Ever since the fresh fig supply stepped up at Casa Morgana, I’ve been imagining all sorts of fig dishes and recalling fig episodes in my semi sleep. I’m harvesting around 20 plump figs per day and many are beginning to rot on trays before my eyes. One of those memories involves making fig jam in Languedoc, France, in 1985. At one point, we had many ‘baguette with jam’ eating Australians staying with us and we were burning through the confiture at a rapid rate. We noticed a field of ripe figs going to waste and approached the farmer to ask him if we could pick them to make jam. Mais oui, he said dismissively, gesturing that the crop was nothing more than pig food. At some point mid jam making, Helen thought it would be nice to add some ginger to the mix, so we sent the 14-year-old girls off to the local supermarché to buy some. They returned empty handed.
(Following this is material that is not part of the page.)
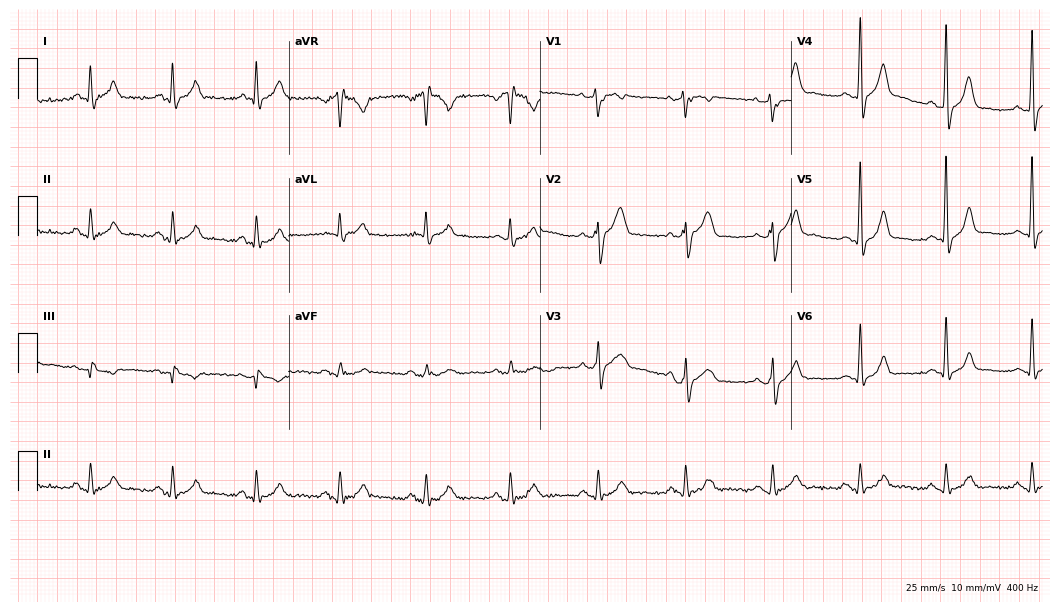
12-lead ECG from a 58-year-old male patient. Screened for six findings — first-degree AV block, right bundle branch block (RBBB), left bundle branch block (LBBB), sinus bradycardia, atrial fibrillation (AF), sinus tachycardia — none is recorded.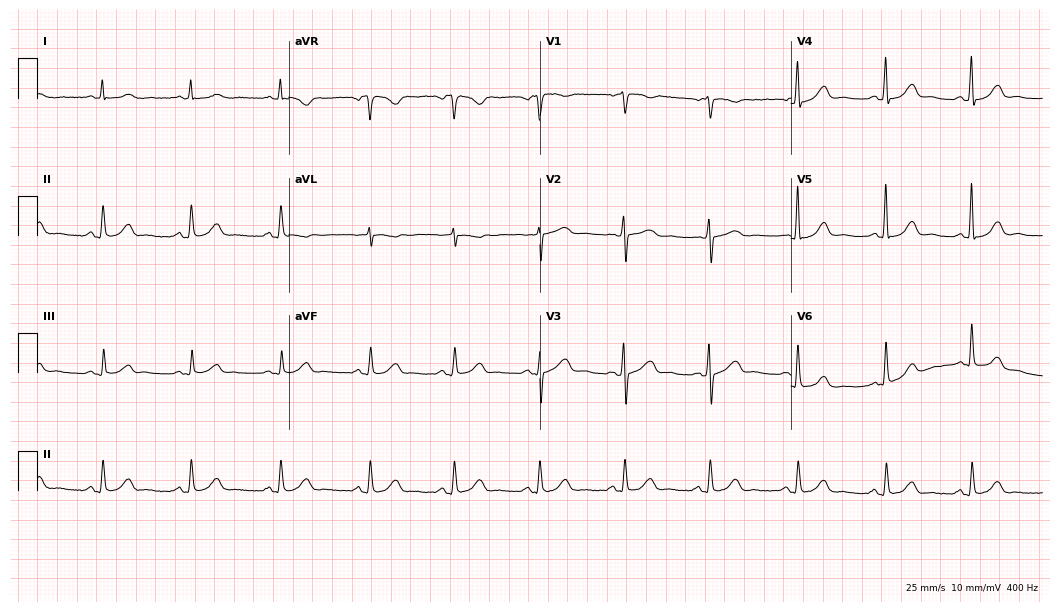
Standard 12-lead ECG recorded from a female, 54 years old. Read as a normal ECG.

Sunshine demonstrated how many times she attempted her best pronunciation of the request. Je voudrais du ginger, s’il vous plaît, was met with blank stares, compelling the girls to adopt some very stereotyped French accents, repeating the word ginger over and over again. They were hysterical with laughter by the time they returned.
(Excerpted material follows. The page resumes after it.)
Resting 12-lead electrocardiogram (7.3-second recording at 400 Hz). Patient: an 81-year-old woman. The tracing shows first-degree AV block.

Figs and fetta, a marriage made in heaven, or Greece.

Another fig food memory was eating Saganaki served with a sweet fig sauce at Hellenic Republic, Brunswick, when it first opened. That sauce is based on dried figs with pepper and balsamic and can be served all year round with fried cheese.

This little entrée draws on both experiences. It is warm, sweet and jammy on top, and cold and salty underneath, with the nuts providing a Baklava style crunch. It takes 5 minutes to prepare and makes a very elegant starter.

Fig and Fetta Fantasia.

Ingredients, for two serves.

  • 150 gr (approx weight) quality Greek fetta cheese, sheep or goat, such as Dodoni (not Bulgarian as it has the wrong texture for this dish)
  • 6 large ripe figs, halved
  • 2 tablespoons honey
  • 1 dessertspoon vincotto
  • 2 tablespoons walnuts, chopped.

Cut the cold fetta into 4 thin batons.

Heat a small frying pan. Warm the honey and vincotto together until beginning to bubble. Turn down the heat and add the figs to the honey mixture. Cook gently on both sides for a few minutes so that the figs absorb some of the liquid.

Meanwhile, toast the walnut pieces in a small pan and watch that they don’t burn.

Assemble the dish by laying two fetta pieces on each serving plate. Top with hot figs and drizzle with the remaining liquid. Scatter the toasted walnuts on top.

Sweet and salty, cold and hot, smooth, sticky and crunchy.

For Lorraine at Not Quite Nigella, a fig fancier.

Smyrna Fig Tree after the rain.  Now in full production after 6 years. Will be rewarded with deep mulch.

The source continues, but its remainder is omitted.